Page 31

In practice many of thesauri are constructed manually. They have mainly been constructed in two ways:

(1) words which are deemed to be about the same topic are linked;

(2) words which are deemed to be about related things are linked.

The first kind of thesaurus connects words which are intersubstitutible, that is, it puts them into equivalence classes. Then one word could be chosen to represent each class and a list of these words could be used to form a controlled vocabulary. From this an indexer could be instructed to select the words to index a document, or the user could be instructed to select the words to express his query. The same thesaurus could be used in an automatic way to identify the words of a query for the purpose of retrieval.

The second kind of thesaurus uses semantic links between words to, for example, relate them hierarchically. The manually constructed thesaurus used by the MEDLARS system is of this type.

However, methods have been proposed to construct thesauri automatically. Whereas, the manual thesauri are semantically based (e.g. they recognise synonyms, more general, or more specific relationships) the automatic thesauri tend to be syntactically and statistically based. Again the use of syntax has proved to be of little value, so I shall concentrate on the statistical methods. These are based mainly on the patterns of co-occurrence of words in documents. These 'words' are often the descriptive items which were introduced earlier as terms of keywords.

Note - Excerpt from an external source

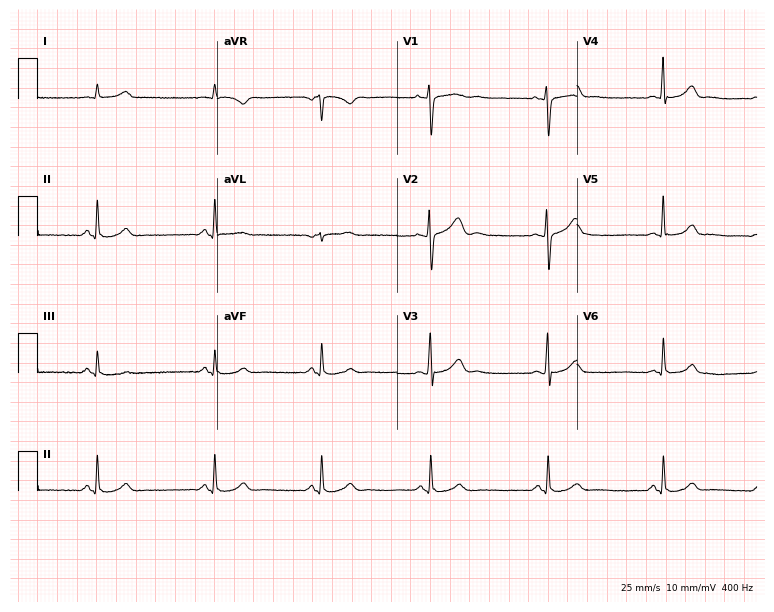
Standard 12-lead ECG recorded from a female, 24 years old. Read as a normal ECG.

The basic relationship underlying the automatic construction of keyword classes is as follows: If keyword a and b are substitutible for one another in the sense that we are prepared to accept a document containing one in response to a request containing the other, this will be because they have the same meaning or refer to a common subject or topic. One way of finding out whether two keywords are related is by looking at the documents in which they occur. If they tend to co-occur in the same documents, the chances are that they have to do with the same subject and so can be substituted for one another.

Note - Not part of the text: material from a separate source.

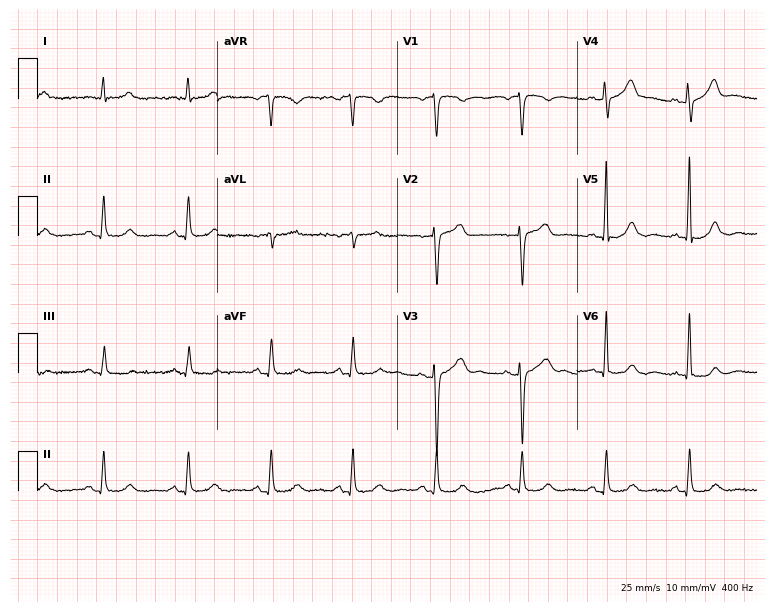
Standard 12-lead ECG recorded from a man, 75 years old. Read as a normal ECG.

It is not difficult to see that, based on this principle, a classification of keywords can be automatically constructed, of which the classes are used analogously to those of the manual thesaurus mentioned before. More specifically we can identify two main approaches to the use of keyword classifications:

(1) replace each keyword in a document (and query) representative by the name of the class in which it occurs;

(2) replace each keyword by all the keywords occurring in theclass to which it belongs.